Consider the function
$$ G(s) = \int g(t) \, \mu(\mathrm dt,s). $$
Here, $g$ is (say) a measurable function from $[0,1]$ to itself, and for each $s$, $\mu(\cdot,s)$ is a finite measure on $[0,1]$. I'm willing to assume more regularity conditions where necessary. (I suppose some assumptions about $\mu(A,\cdot)$ for each measurable $A$ are needed, but it's not clear to me what those are.)
What is $G^\prime (s)?$ When is there a simple formula beyond taking the definition of the derivative? References would be appreciated.
Suppose it were the integrand instead of the integrator that were a function of $s$, then the answer is standard. That is, if $$G(s) = \int g(t,s) \, \mathrm d \mu(t),$$ then, given suitable regularity conditions, we would be able to differentiate under the integral sign to find
$$ G^\prime(s) = \int \frac{\partial g}{\partial s}(t,s) \,\mathrm d \mu(t). $$
However, in the case I present above, it's not clear how to simplify the derivative beyond the definition.
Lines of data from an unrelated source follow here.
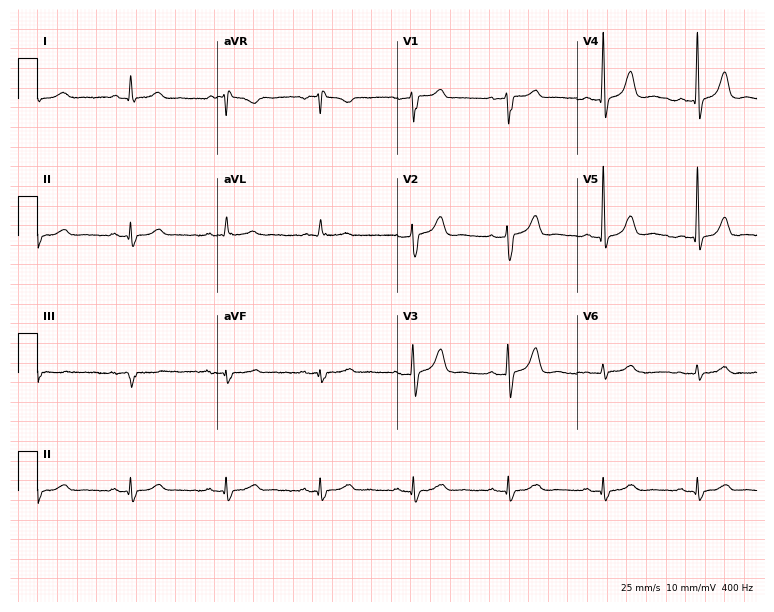
Resting 12-lead electrocardiogram. Patient: a male, 67 years old. Read as a normal ECG.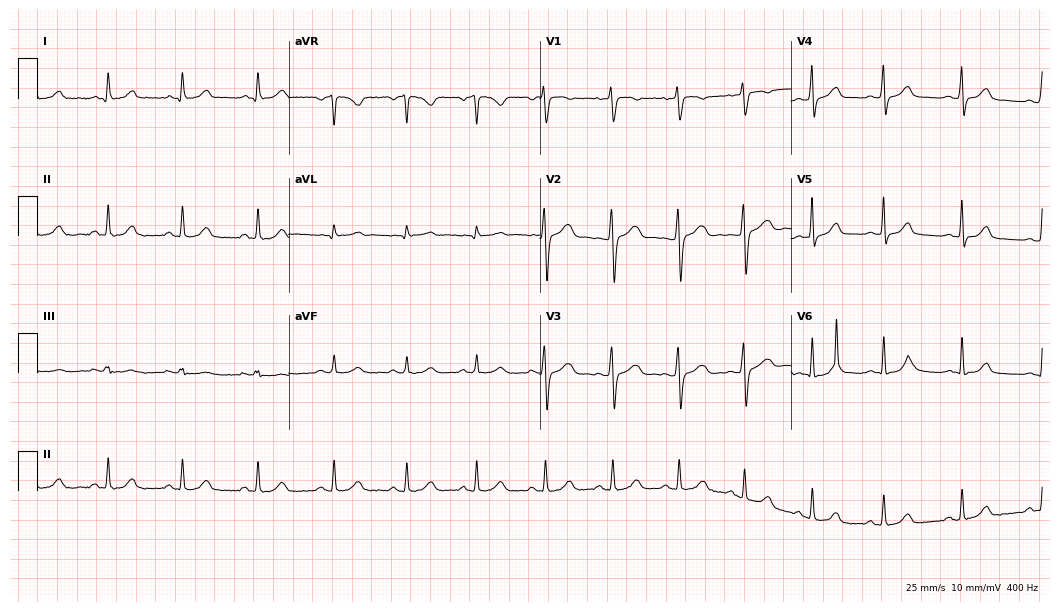
12-lead ECG from a 31-year-old woman. Labelled as a normal ECG.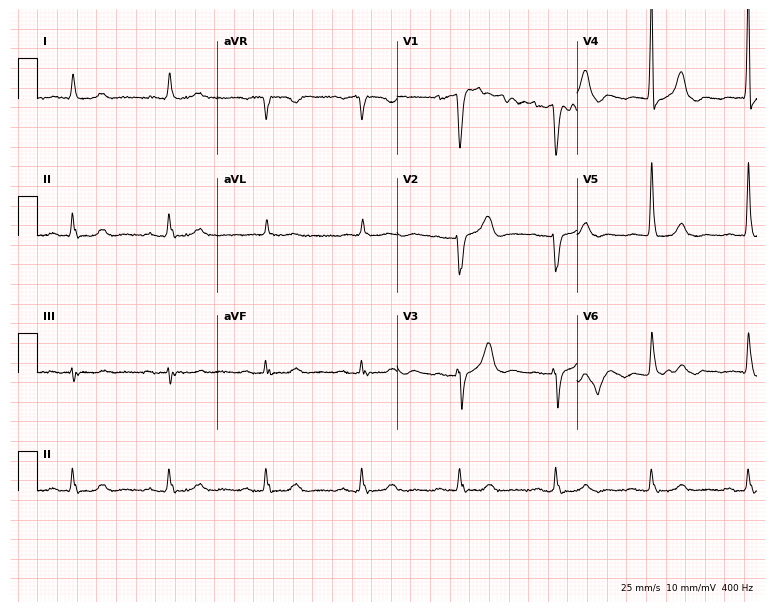
12-lead ECG from an 80-year-old man (7.3-second recording at 400 Hz). No first-degree AV block, right bundle branch block, left bundle branch block, sinus bradycardia, atrial fibrillation or sinus tachycardia recorded for this tracing. Findings outside these six are not listed.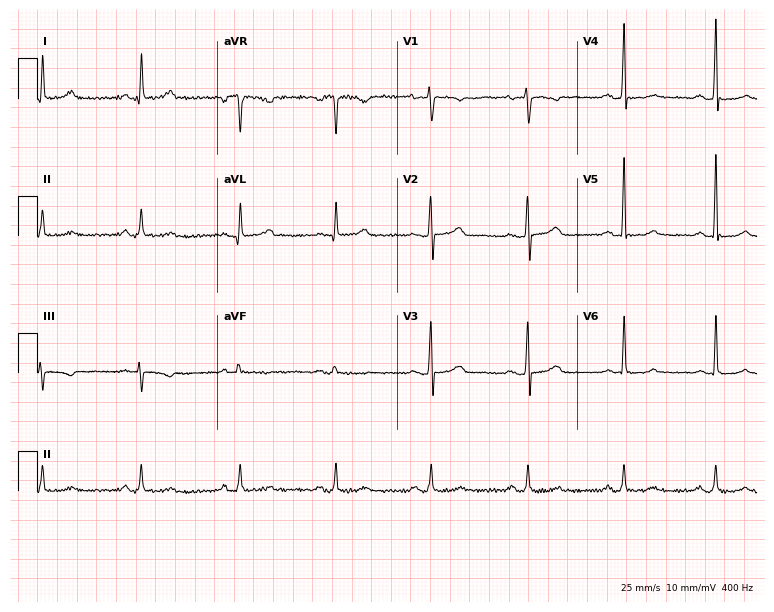
Electrocardiogram (7.3-second recording at 400 Hz), a female patient, 46 years old. Overall reading on record: normal ECG.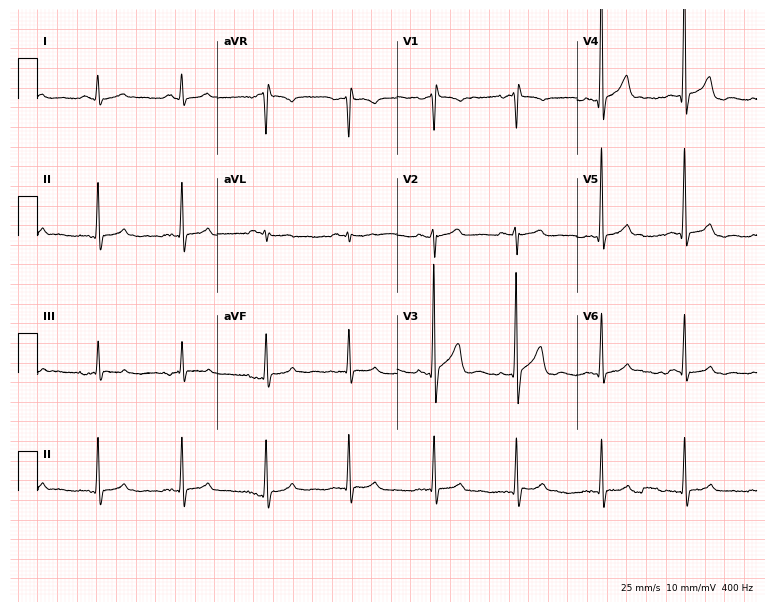
12-lead ECG from a 62-year-old male patient (7.3-second recording at 400 Hz). Recorded interpretation: within normal limits.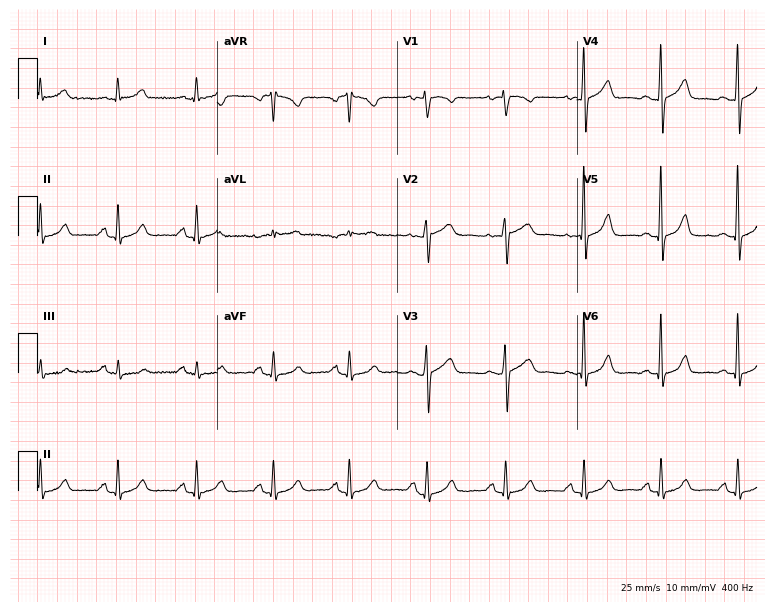
12-lead ECG from a woman, 47 years old. Labelled as a normal ECG.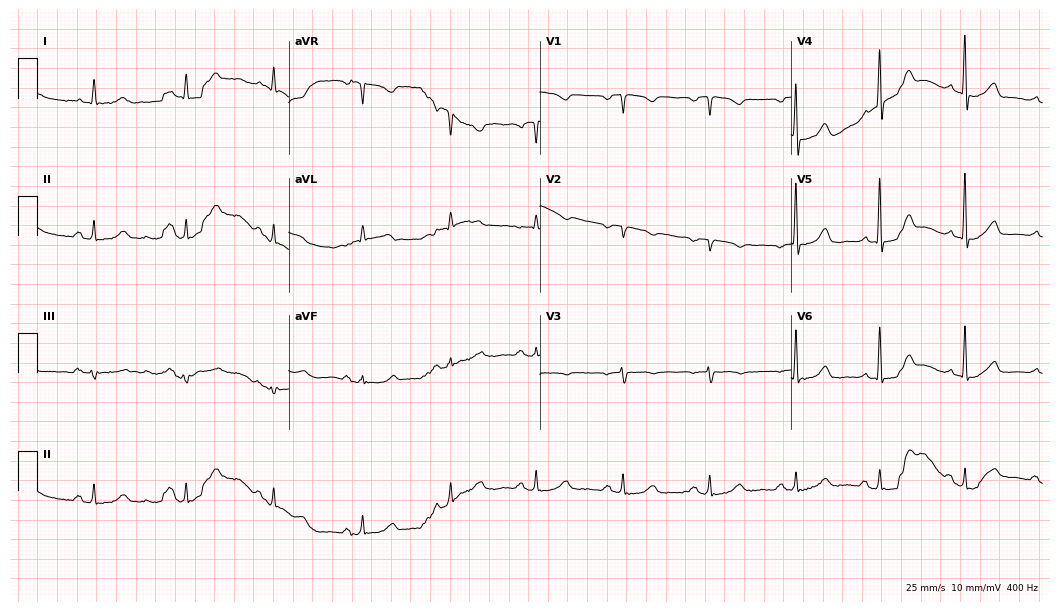
Standard 12-lead ECG recorded from a 77-year-old female patient (10.2-second recording at 400 Hz). Read as a normal ECG.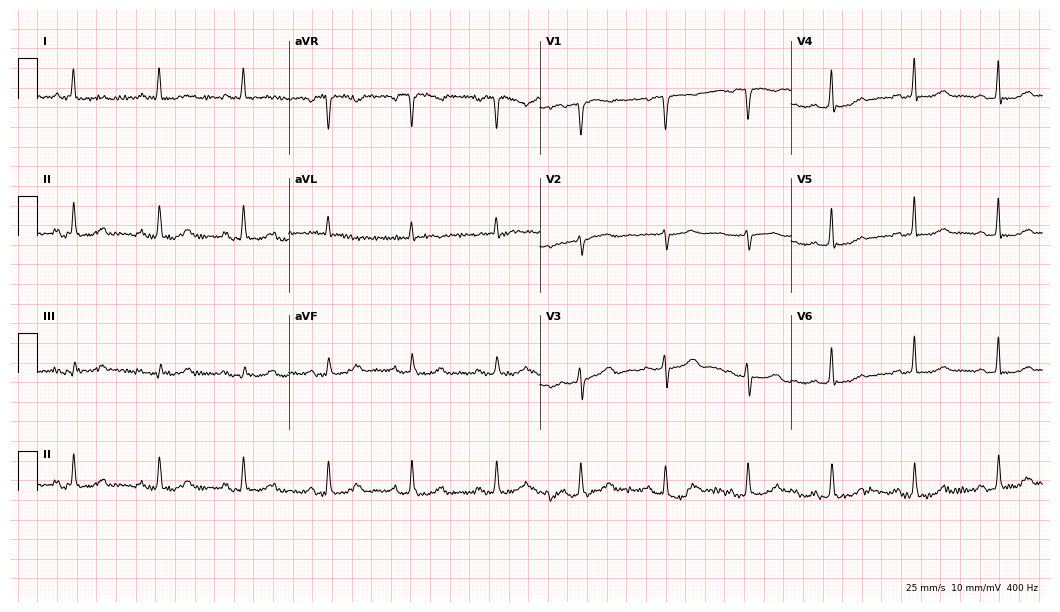
12-lead ECG from a 75-year-old woman. Recorded interpretation: within normal limits.

One case where we might be able to apply the standard toolkit is if there were some reference measure $\nu$ that does not vary in $s$, with $\mu$ having a Radon-Nikodym derivative with respect to $\mu$. In this case, we could calculate:
$$ G^\prime (s) = \int g(t) \frac{\partial}{\partial s} \frac{\mathrm d \mu}{\mathrm d \nu}(t,s) \,\mathrm d \nu(t). $$
An example of this might arise in the context of probability theory. Suppose $X_s$ is a random variable whose distribution is given by $F(\cdot,s)$. $F$ has a density $f(\cdot,s)$ that is differentiable with respect to $s$. Then, we could write
$$ \mathbb E\left[g\left(X_s\right)\right] = \int g(t)f(t,s) \,\mathrm d t $$
so that
$$ \frac{\mathrm d}{\mathrm d s}\mathbb E[g(X_s)] = \int g(t) \frac{\partial f}{\partial s} (t,s) \, \mathrm d t. $$
Is there something to be said about cases more general than this?